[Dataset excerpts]
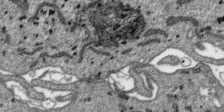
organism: Human
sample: Lung epithelial cells, uninfected (mock) control
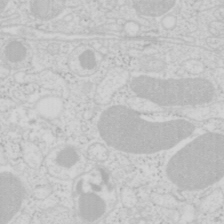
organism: Mouse
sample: Pancreas
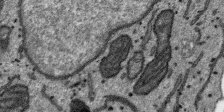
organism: Human
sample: Lung epithelial cells, uninfected (mock) control
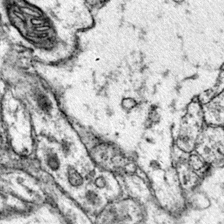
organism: Mouse
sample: Primary visual cortex
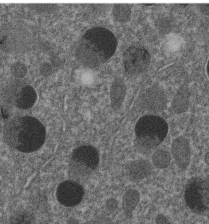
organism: C. elegans
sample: C. elegans embryo early stage
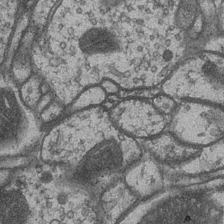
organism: Drosophila
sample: Optic medulla
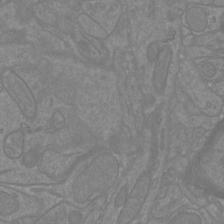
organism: Mouse
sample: Cortical neurons
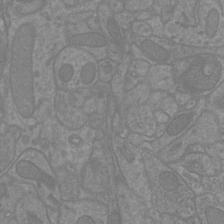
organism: Mouse
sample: Cortical neurons
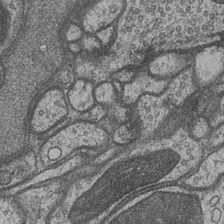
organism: Drosophila
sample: Optic medulla
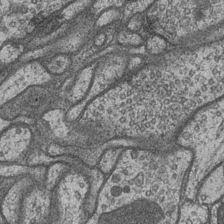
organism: Drosophila
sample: Optic medulla
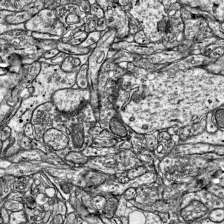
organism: Mouse
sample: Visual Cortex
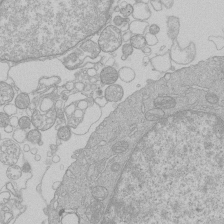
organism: Human
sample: Macrophage cells
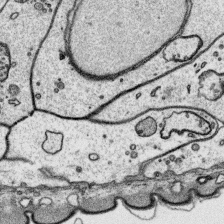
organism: Platynereis dumerilii
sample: Parapodia
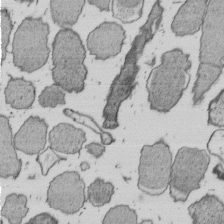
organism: E. coli
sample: Bacterial nucleoid
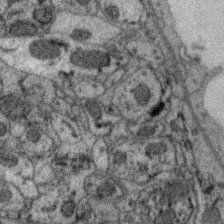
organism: Zebra finch
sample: Brain
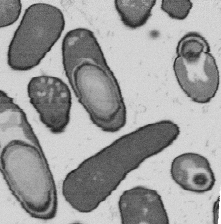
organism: B. subtilis
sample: Bacterial spore
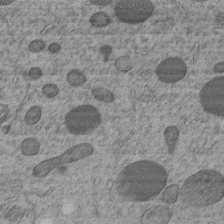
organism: C. elegans
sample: C. elegans embryo early stage
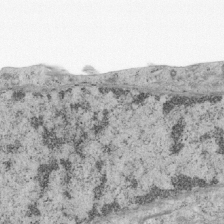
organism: Human
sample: HeLa cells
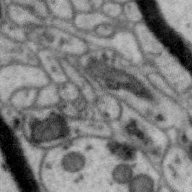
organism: Zebra finch
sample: Brain
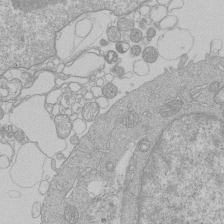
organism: Human
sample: Macrophage cells
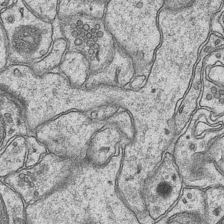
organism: Mouse
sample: CA1 Hippocampus
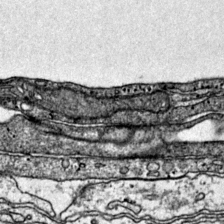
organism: Mouse
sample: Primary visual cortex
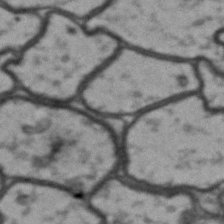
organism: Drosophila
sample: Brain
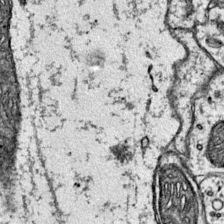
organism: Mouse
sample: Primary visual cortex
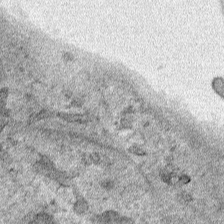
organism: Human
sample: Mitochondria in HCT116 cells
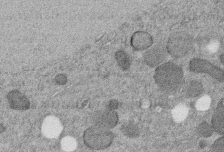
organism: C. elegans
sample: C. elegans embryo early stage
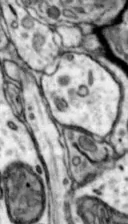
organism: Mouse
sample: Nucleus accumbens
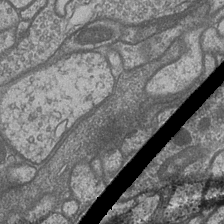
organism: Drosophila
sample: Optic medulla
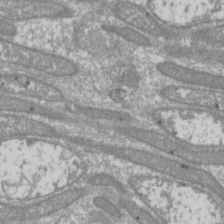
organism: Drosophila
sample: Cell division; meiosis; drosophila spermatocytes
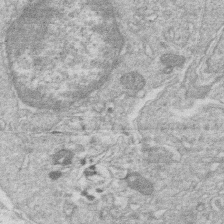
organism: Human
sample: Macrophage cells
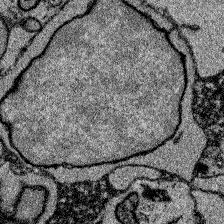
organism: Zebrafish
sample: Larval olfactory bulb
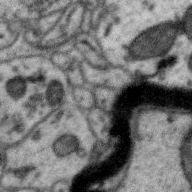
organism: Zebra finch
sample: Brain
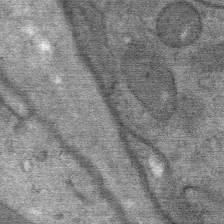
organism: Mouse
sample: Mouse Salivary gland
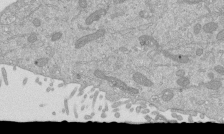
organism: Mouse
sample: ED-1 cell nuclei; centrioles
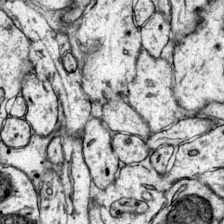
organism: Mouse
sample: Primary visual cortex
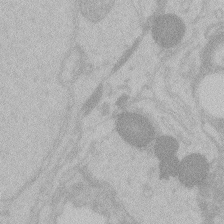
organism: Zebrafish
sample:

Task instructions:
Leave every picture out, and transcribe the data above exactly as it reads.

Task solution:
organism: Human
sample: Lung epithelial cells, uninfected (mock) control
organism: Mouse
sample: Pancreas
organism: Human
sample: Lung epithelial cells, uninfected (mock) control
organism: Mouse
sample: Primary visual cortex
organism: C. elegans
sample: C. elegans embryo early stage
organism: Drosophila
sample: Optic medulla
organism: Mouse
sample: Cortical neurons
organism: Mouse
sample: Cortical neurons
organism: Drosophila
sample: Optic medulla
organism: Drosophila
sample: Optic medulla
organism: Mouse
sample: Visual Cortex
organism: Human
sample: Macrophage cells
organism: Platynereis dumerilii
sample: Parapodia
organism: E. coli
sample: Bacterial nucleoid
organism: Zebra finch
sample: Brain
organism: B. subtilis
sample: Bacterial spore
organism: C. elegans
sample: C. elegans embryo early stage
organism: Human
sample: HeLa cells
organism: Zebra finch
sample: Brain
organism: Human
sample: Macrophage cells
organism: Mouse
sample: CA1 Hippocampus
organism: Mouse
sample: Primary visual cortex
organism: Drosophila
sample: Brain
organism: Mouse
sample: Primary visual cortex
organism: Human
sample: Mitochondria in HCT116 cells
organism: C. elegans
sample: C. elegans embryo early stage
organism: Mouse
sample: Nucleus accumbens
organism: Drosophila
sample: Optic medulla
organism: Drosophila
sample: Cell division; meiosis; drosophila spermatocytes
organism: Human
sample: Macrophage cells
organism: Zebrafish
sample: Larval olfactory bulb
organism: Zebra finch
sample: Brain
organism: Mouse
sample: Mouse Salivary gland
organism: Mouse
sample: ED-1 cell nuclei; centrioles
organism: Mouse
sample: Primary visual cortex
organism: Zebrafish
sample:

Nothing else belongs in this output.